Bild: Die Drei an der Leitung.
BERLIN taz | Die Stromfirmen sagen, dass sie die „Akzeptanz der breiten
Öffentlichkeit“ brauchen. So steht es im Plan für die neuen Stromleitungen,
die bald gebaut werden sollen. Die Kritik von Bürgern und Verbänden haben
die Unternehmen allerdings nur am Rande berücksichtigt. Welchen Sinn hat
eine Bürgerbeteiligung, die folgenlos bleibt?
Um die Energiewende zu schaffen, sei unter anderem der Neubau von 1.700
Kilometern Gleichstrom-Leitungen notwendig, heißt es im
Netzentwicklungsplan der privaten Betreiber des deutschen
Höchstspannungsnetzes.
Im Mittelpunkt ihrer Planung stehen vier Starkstromleitungen, die den
Windstrom von Nord- und Ostsee nach Süddeutschland führen sollen.
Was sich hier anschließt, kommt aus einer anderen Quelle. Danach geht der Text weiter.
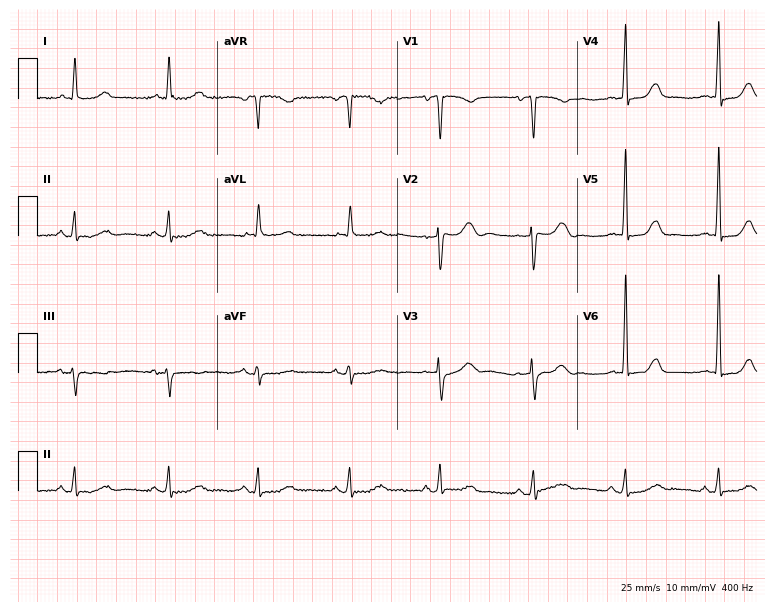
12-lead ECG (7.3-second recording at 400 Hz) from a 62-year-old male. Screened for six findings — first-degree AV block, right bundle branch block, left bundle branch block, sinus bradycardia, atrial fibrillation, sinus tachycardia — none is recorded. Only these six findings were labelled.

Laut
Gesetz konnten Bürger und Verbände im Sommer dazu schriftliche
Stellungnahmen einreichen, die berücksichtigt werden müssen. Der
überarbeitete Entwurf des Plans, der der Bundesnetzagentur seit Mittwoch
zur Genehmigung vorliegt, zeigt nun aber: Es gibt kaum Änderungen gegenüber
dem ersten Entwurf.
Weiterhin stehen vier Nord-Süd-Leitungen in den Unterlagen. Für die
Deutsche Umwelthilfe, die selbst eine Stellungnahme an die Betreiber
geschickt hat, sagt Gerd Rosenkranz: „Die Bürgerbeteiligung darf nicht zur
bloßen Legitimations-maßnahme degradiert werden.“ Die Umwelthilfe wie auch
der Umweltverband Bund erkennen zwar an, dass sich die Stromfirmen mit den
Argumenten auseinandergesetzt und viele Erläuterungen in den neuen Plan
eingearbeitet hätten.
## Bundesbedarfsplan
Die grundsätzliche Kritik sei allerdings nicht berücksichtigt worden.
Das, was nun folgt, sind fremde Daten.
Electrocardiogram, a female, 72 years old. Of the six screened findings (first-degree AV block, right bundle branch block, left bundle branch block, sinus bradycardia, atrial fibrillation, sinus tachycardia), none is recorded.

Umweltorganisationen und viele Bürger weisen unter anderem darauf hin, dass
später vielleicht nicht so viele Nord-Süd-Trassen gebraucht werden, wie die
Unternehmen heute annehmen.
Ein möglicher Grund: Der Ausbau der Windparks auf Nord- und Ostsee geht
langsamer voran, der der Wind- und Solarenergie an Land dagegen schneller.
Eigentlich wollen Netzagentur und Bundesregierung bereits dieses Jahr den
so genannten Bundesbedarfsplan verabschieden, der die Trassen beinhaltet.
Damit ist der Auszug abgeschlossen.